--- RECORDS FOR THIS EXERCISE Enclosed Below ---

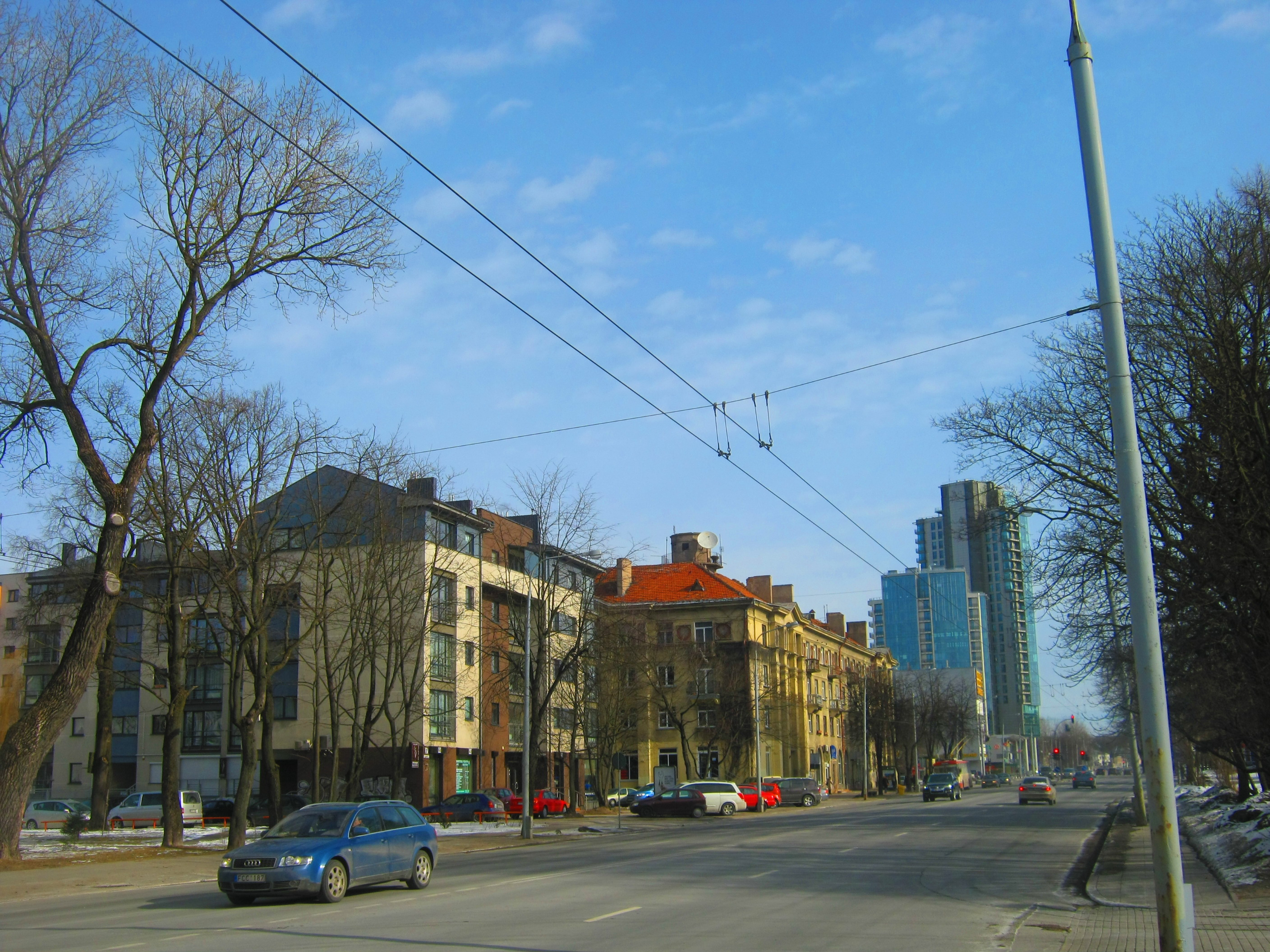 Vilnius
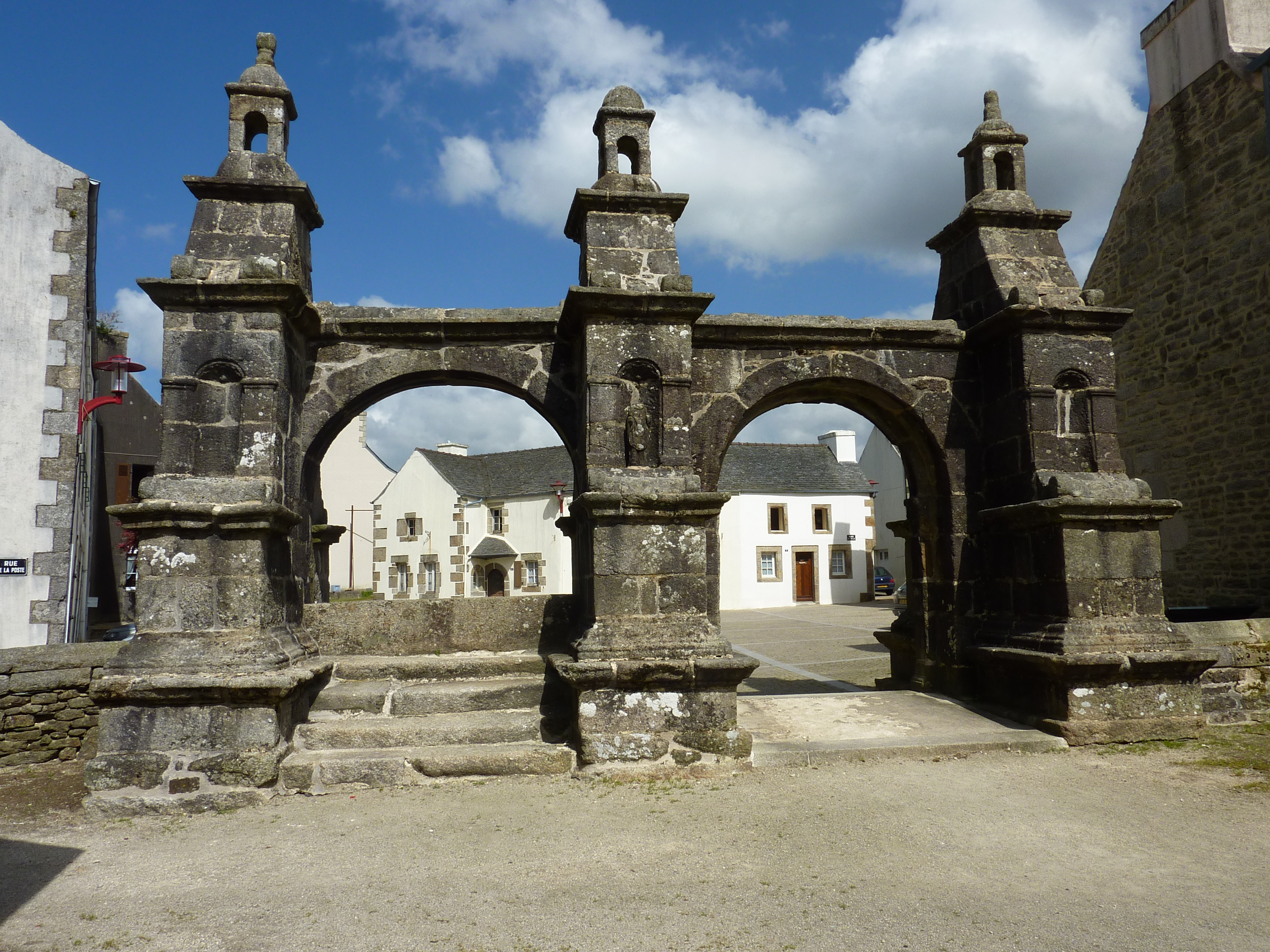 Arc de triomphe Plounéour-Menez 2
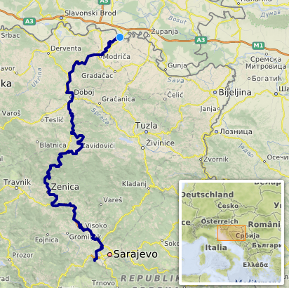 carte réalisée sur umap [1] This map may be incomplete, and may contain errors. Don't rely solely on it for navigation.
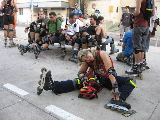 Skating groups in Israel
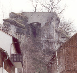 Burg Krögelstein, Schwibbogen mit Fensterschlitzen, selbst fotografiert, MacElch (Rainer Kunze), 1994

--- End of Enclosed RECORDS FOR THIS EXERCISE ---

Type the records out again in full, exactly, with each picture omitted.

 Vilnius
 Arc de triomphe Plounéour-Menez 2
 carte réalisée sur umap [1] This map may be incomplete, and may contain errors. Don't rely solely on it for navigation.
 Skating groups in Israel
 Burg Krögelstein, Schwibbogen mit Fensterschlitzen, selbst fotografiert, MacElch (Rainer Kunze), 1994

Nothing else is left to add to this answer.